6. "Sorrow" (8:30) the two guitars, with their two styles, playing gently, each with more lush electronic effects that usual, before steady blues-rock drums join in until the two minute mark when a pulse of bass and wall of shifting orchestral strings chords joins in for fifty seconds pure beauty. Then things get quiet and more sparse again for thirty seconds before swaths of "singular" strings begin swooping in and around the music to the most gorgeous, emotional effect. At 4:45 the beat intensifies as the drums and bass begin pounding and crashing while the musical soundscape becomes awash in the thickness of a constant kind of tremolo.
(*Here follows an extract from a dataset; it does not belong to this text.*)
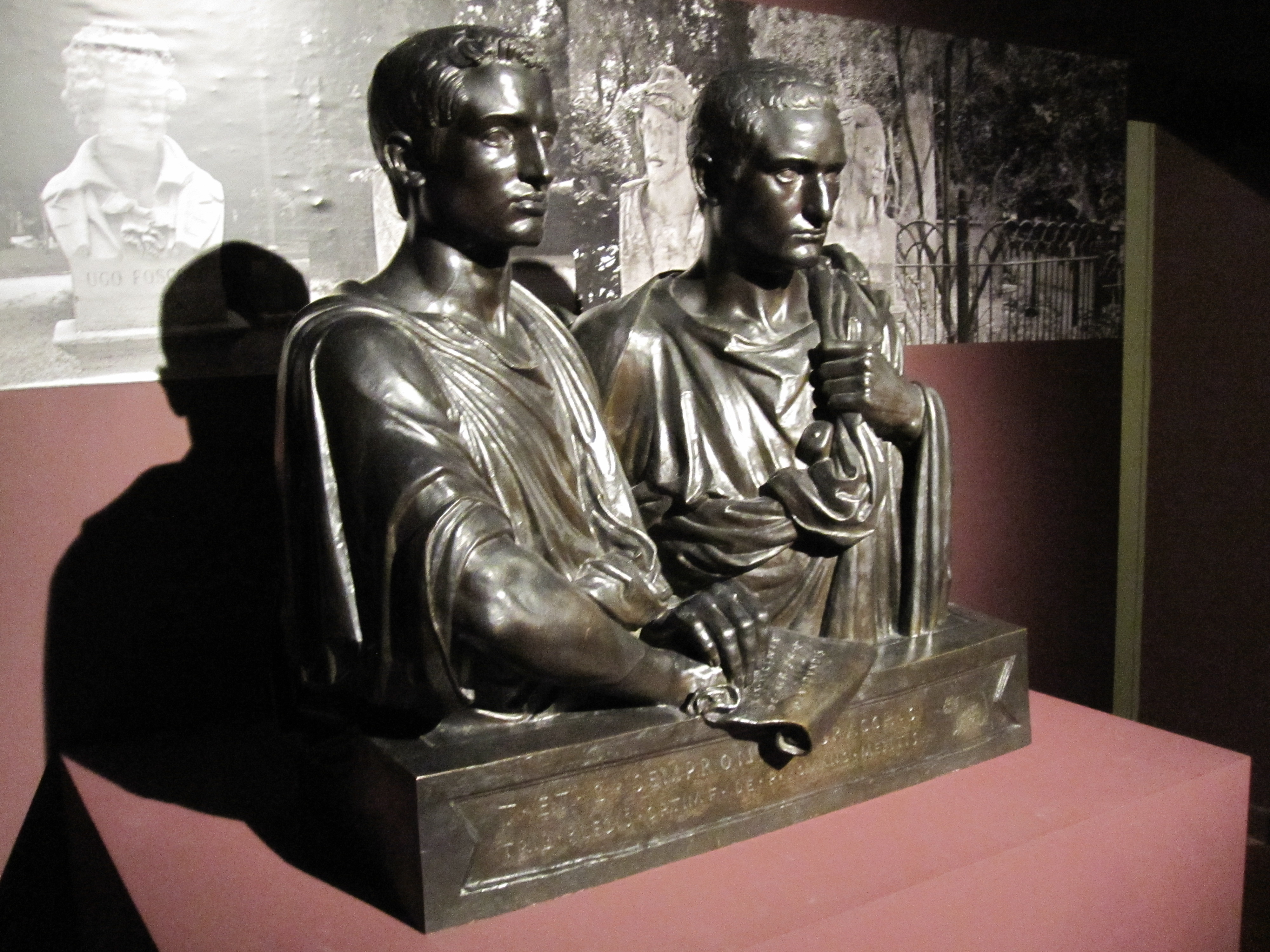 Eugène Guillaume, Tiberius et Gaius Gracchus. Exposition temporaire au Musée Fesch.

Beginning at the end of the eighth minute Taka's full-chord tremolos with keyboard mirror bombard and bathe us until the song's Berlin School sequenced demise in the final 30 seconds. Definitely a top three song; probably my favorite song on the album. (19/20)

7. "Parting" (4:25) piano and strings! It's so MONO but it's unlike anything they've ever done before. Could be Jesy Chiang and her CICADA band. Very pretty, very emotional. (8.75/10)
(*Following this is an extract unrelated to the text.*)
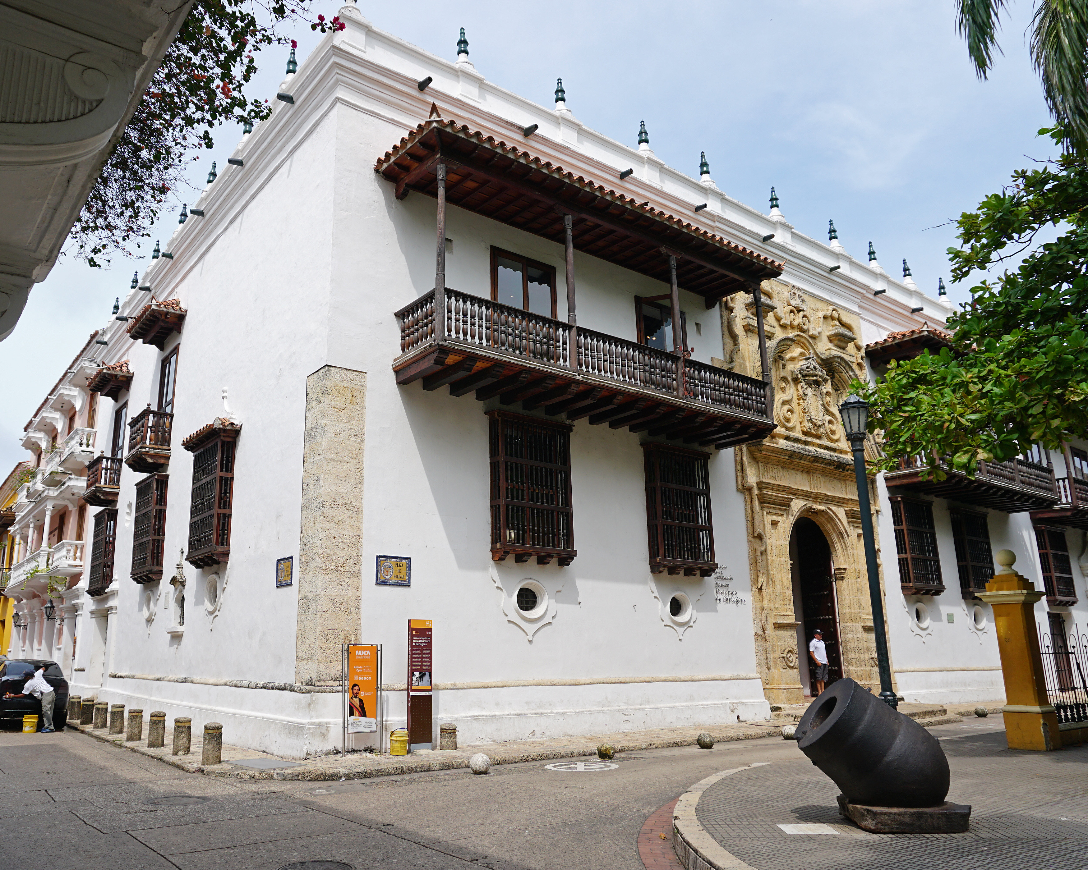 Vista exterior del Palacio de la Inquisición de Cartagena de Indias, Colombia

8. "Meet Us Where the Night Ends" (9:05) opens with odd sequence (arpeggio) of computer-sampled vocal loops before guitar arpeggio joins in. Very cool! At the one minute mark a second guitar enters playing some echoed and spaciously placed notes. In the third minute the second guitarist doubles his slow pace as bass and cymbals (and then full drums) and "orchestration" join in. Not very complex music but all threads are woven into a nice tapestry. Around 3:20 things break down to the original voice and guitar foundation before low-end guitar tremolo and orchestral strings' rising and falling chord progression ensues. Drums re-emerge at the five minute mark. Searing electric guitar flames in at 5:36 to add his emotional input. At 6:45 drummer signals "it's time to get real" as everybody seems to amp up their intensity (especially the drums--which erupt into full freak out mode at 7:17). Awesome! And different! (18/20)

9. "Funeral Song" (3:21) flutey church organ swirling around a cycle of a few chords before a sequence of "trumpet plus horn chords" join in. And woven together with some reverb and other effects and that's it! Awesome! (9/10)
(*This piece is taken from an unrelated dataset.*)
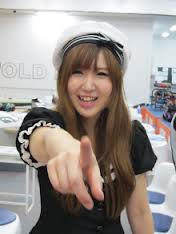 岩見彩乃選手「どーん！」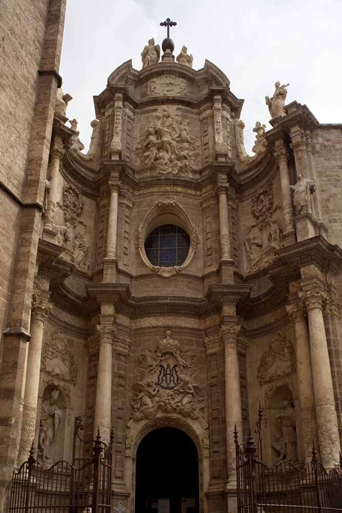 Cultural Heritage Spain

10. "Vanishing, Vanishing Maybe" (6:14) Yoda's heavily reverbed guitar arpeggi (on the left) are soon joined by Taka's own louder sound on the right. Add Wurlitzer-like organ in the second minute. The melodies and harmonic structure here is so cool, so familiar. Drum kit enters at 2:10. Sounds like practice, nothing too challenging or groundbreaking in terms of structure until the third ROBIN GUTHRIE-like shoe-gaze guitar comes sliding in at 3:28. Now that is cool! Just a solid COCTEAU TWINS instrumental. (8.75/10)

Five stars; a minor masterpiece of progressive rock music--one of the few Post Rock albums that have ever earned five stars from me, but this is a dazzling display of the core basic best that the sub-genre has to offer juxtaposed with a band's maturity plus the rewards it can reap with it's willingness to take risks and try new things. Bravo! Taka, Tamaki and Yoda for your metamorphosis.